T Document Engineering
Semester: Fall 2020
Semestre d’automne 2020:
Le cours se tiendra en ligne.
Note: Au semestre d’automne 2020, ce cours fait exceptionnellement partie du cursus du master en humanités numérique (MA HN) ainsi que de celui du bachelor en ISH (BA ISH). Pour les étudiants du BA ISH, seule la partie pratique (ci-dessous nommée « Part B ») est obligatoire.
Objective
The course consists of two parts, a seminar-style theoretical part (Part A, Thursday sessions) and a practical part (Part B, Friday sessions). Consequently, the course also has two sets of objectives.
Concerning Part A, the theoretical part, at the end of this course you should:
- have an understanding of the historical development of document engineering and be able to reflect upon document technology in a historical perspective
- have an understanding of the larger context of document technologies
- be able to read scholarly publications in the field
- be able to summarize your reading, to draw connections between historical and current developments, and to express your ideas in writing
Concerning Part B, the practical part, at the end of this course you should be able to:
- create academic documents using LaTeX
- correctly apply the basic rules of French, English, and German typography
- use the UNIX shell and the standard UNIX text processing tools
- use the Emacs text editor
- use regular expressions
- understand the basic notions of text encoding, notably Unicode
- understand the fundamental concepts of XML
- create and edit XML documents
- create XSLT stylsheets for transforming XML documents
- combine different tools to effectively process plain text and structured documents
Content (IN PROGRESS)
Part A
potential section topics:
- UNIX
- Emacs
- From typewriters to word processors
- From Gutenberg to the Linotype
- Editing text on the computer: the challenge of interactive computing
- WYSIWYG: from Bravo to Word
- Computer typesetting: runoff, troff, TeX, PostScript, etc.
- Generic markup, SGML, XML
- Writing systems
- Hypertext: NLS, Xanadu, etc.
- Programming languages for text processing
- Document engineering and DH
Part B
Document engineering is the computer science discipline that investigates systems for documents in any form and in all media.

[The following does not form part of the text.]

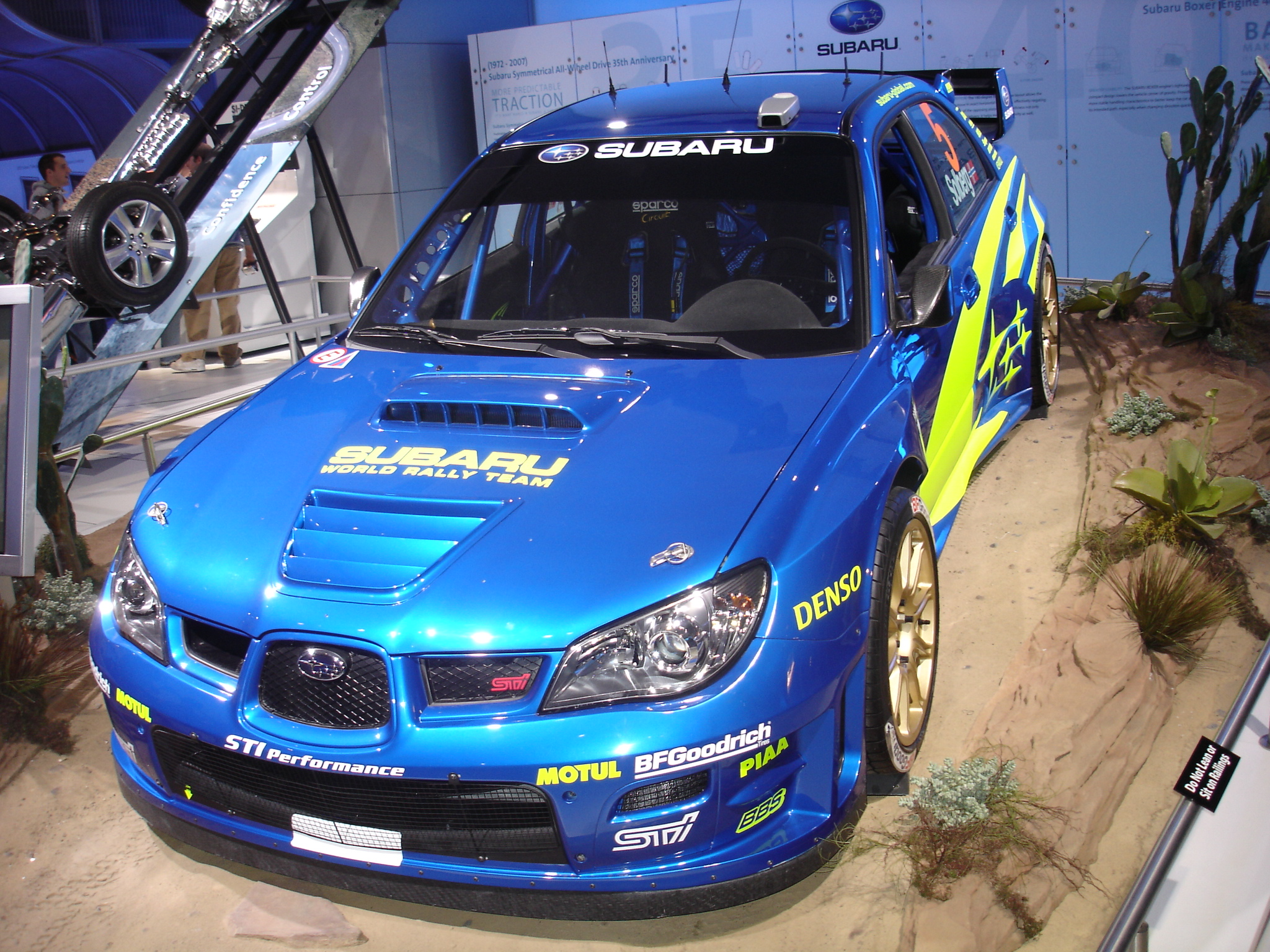 Subaru Impreza WRC2006 rally car.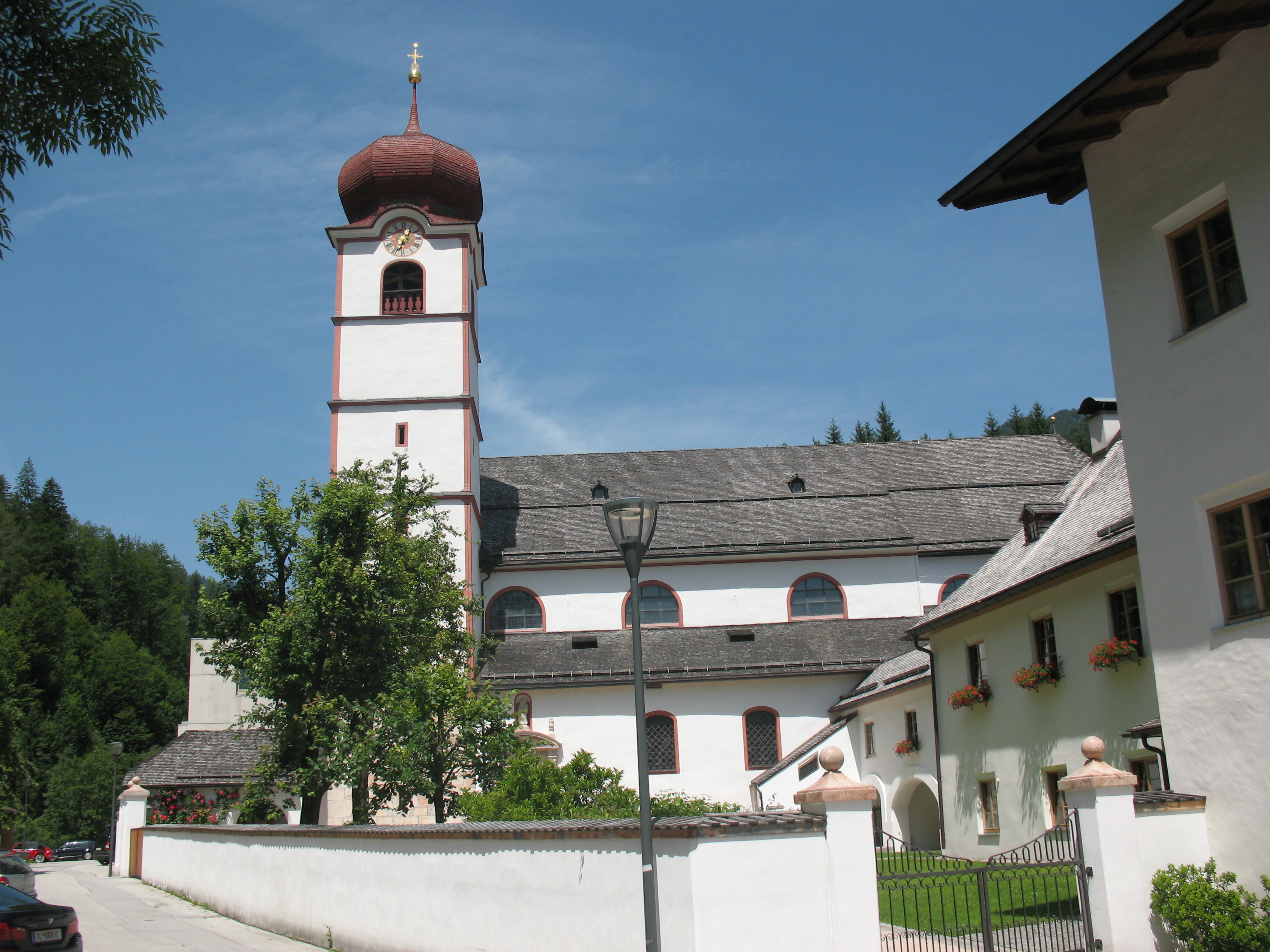 Pfarr- und ehem. Dominikanerinnenkirche hl. Dominikus, Reste der Vorgängerbauten sowie Friedhof mit Kapelle

As with the relationship between software engineering and software, document engineering is concerned with principles, tools and processes that improve our ability to create, manage, and maintain documents. (↗ The ACM Symposium on Document Engineering)
As name of this course, "document engineering" is admittedly a bit pretentious: we will not engineer new systems, but we will rather use existing tools. Nevertheless, it does touch on a number of important basic concepts in document engineering.
I aim to cover the following aspects:
- Using LaTeX to create academic documents (e.g., seminar papers or your thesis).
- Using the UNIX command line for manipulating files and for basic text processing.
- Using the Emacs text editor for interactive manipulation of documents, including the use of regular expressions.
- XML for representing structured documents.
- Using XSLT to transform XML documents.
The goal is to enable you to transform plain text into XML---which is the basis for advanced processing, including the transformation of (parts of) the XML data into something else.
Specifically, you will transform a semi-structured document, such as a play or a dictionary, from plain text to an HTML presentation.